London’s Olympic Chair speaks to Daniel Whitehead about a future in politics, his views on current drug laws and the role of universities in discovering sporting talent.
“And the world record has gone, he’s knocked a second off it and done it all by himself. This must surely be the greatest front runner of all time. Astonishing.” It’s Oslo, 1981, and Sebastian Newbold Coe, aged 25, has just broken his own 1000m world record. Lasting for the next 18 years, this moment was considered to be one of the greatest achievements in modern athletics.
Fast-forward 27 years, and Lord Coe is no longer chasing his own records; instead he is charged with overseeing a new generation of British athletes, as the Chairman of the London Organising Committee for the 2012 Olympics.
I join him at York College, where he is hosting a presentation on the role of higher education institutions in developing sporting talent.
“Organising London 2012 is a huge project; but I’m enjoying it. It’s a fabulous job, and one of the nicer manifestations of it is going out into communities seeing what’s happening at a local level,” he states as we stride through the vast corridors of the college; his entourage in tow. “My work is very broad. It’s about putting a transport system together that allows 10,500 athletes to travel around the city and between venues. We need the right kind of venues that are cutting edge; that crucially are able to produce a return to local communities.”
Although York is unlikely to feature as a host of any major sporting events during the games, Coe is confident the city has a major role to play in the lead up to 2012. “We have all of the training venues now in place; a few are locally based [in York] and now it’s up to colleges and such venues to go out and work together with our organisations to attract sports, individuals and coaches. We want the games venues and training camps to provide proper preperation facilities, and for our local communities to engage with those teams not just coming to London to compete, but to all our parts of the country in order to prepare for the games.”
Coe, dressed in a trim black suit, white shirt and red tie, cuts an impressive figure with a towering and charismatic presence. Speaking to him, it is apparent that he is a man of great confidence and self-belief, which is understandable given his outstandingly successful career.
Born on September 29, 1956 in Chiswick, London, Coe is the eldest of four children. The family was known for its athleticism: Peter Coe was a cyclist, and Coe’s grandfather had been a sprinter. He started running at a young age, from which point it was clear he had great potential. That potential saw him become one of Britain’s greatest middle-distance runners, winning two Olympic gold medals at 1500m, and famously setting three world records in less than six weeks in 1979 for the 800m, 1 mile and 1500m.
After retiring, in 1992 he began a five year spell as a Conservative MP for Falmouth and Calborne before being ousted in the 1997 general election. When asked about rumours that he is looking to run for London mayor in the future Coe gives a wry laugh. “My future is set for the next four years; I don’t even think beyond that.”
In the meantime Coe is an assiduous ambassador for the London Olympics. Since the Olympic bid victory of 2005 in Singapore, Coe has been constantly under the media spotlight. His aim now is to distinguish London 2012 as an outstanding games.

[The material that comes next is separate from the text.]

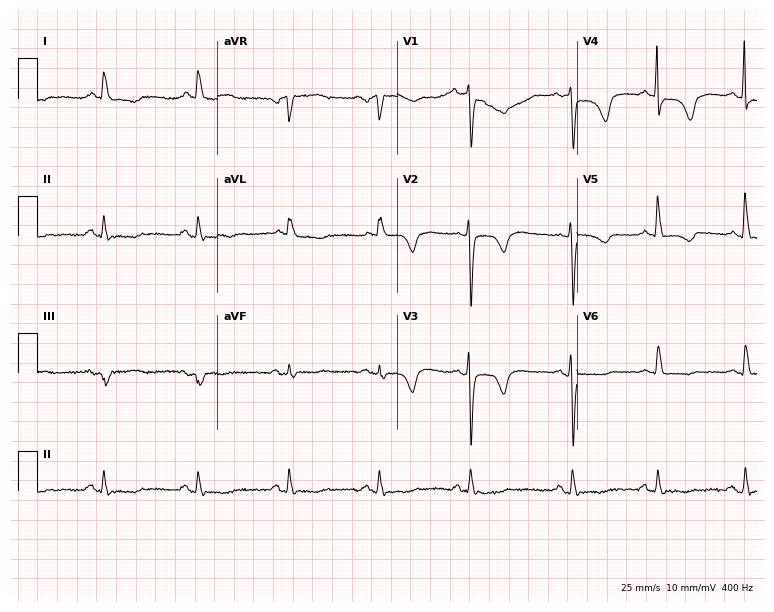
12-lead ECG from a female, 85 years old. No first-degree AV block, right bundle branch block (RBBB), left bundle branch block (LBBB), sinus bradycardia, atrial fibrillation (AF) or sinus tachycardia recorded for this tracing.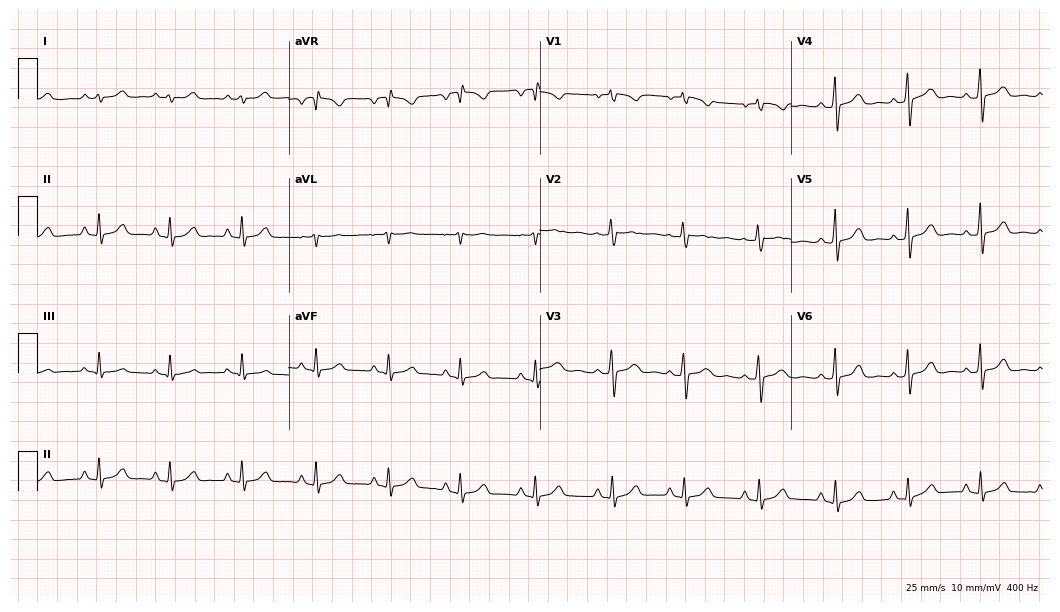
Resting 12-lead electrocardiogram (10.2-second recording at 400 Hz). Patient: a 34-year-old female. None of these six findings is recorded: first-degree AV block, right bundle branch block, left bundle branch block, sinus bradycardia, atrial fibrillation, sinus tachycardia. Only these six findings were labelled.

“One of the things we said in Singapore was that we wanted the games to be athlete focused”. He tells me of his vision of a games where overseas athletes and local communities across the country work together to provide “proper preparation camps”.
It is apparent that his biggest challenge may be convincing a sceptical media that British athletes are capable of meeting the nation’s expectations.
When I ask him about a recent report which suggests British athletes are not receiving adequate support to meet the targets set for 2012 he begins to look uncomfortable. “The report is four and a half years out; some sports are driving ahead. Most of the sporting federations are doing pretty well given that we’re four and a half years out and focusing on something that is important for them to get right. It’s not just about funding; it’s about presenting their sport which is an attractive sport for the next generation of youngsters to come through.”
Coe is highly diplomatic throughout most of the interview; choosing his words carefully as to avoid controversy. His thoughts on British hopes for the Beijing Olympics were equally restrained. “It’s not for me to be confident or not confident – that’s actually for the British Olympic Association and UK sport, my responsibility is to make sure that we have a games in London which is operationally effective and that leaves a legacy behind. I’d rather let the medals tables and the forms of the athletes to the organisations that are better positioned to do that. It’s up to the British Olympic Association to meet the target it has set; it has set a very ambitious target which they will be judged on.”
As we continue walking he looks around uneasily for an excuse to end the interview. I push on for one final question. So what is your opinion of Dwayne Chambers attempt to repeal his lifetime Olympics ban? I receive perhaps the most forthright answer of the afternoon. “My opinion has never changed in the 30 years I’ve been talking about it; I’ve always been in favour of a lifetime ban. That isn’t what we have; we have a two-year ban in most sports. In my own sport, of which I am Vice-President, we are trying to move the ban to four years.
“I think it’s the responsibility of all governing bodies to make sure if anyone steps outside the rules particualrly as serious as drug abuse in sport, that they’re either kicked out of the sport or given a very serious penalty that acts as a deterrent to other people.” At this point he thanks me for my company and as with so many others before, leaves me trailing behind.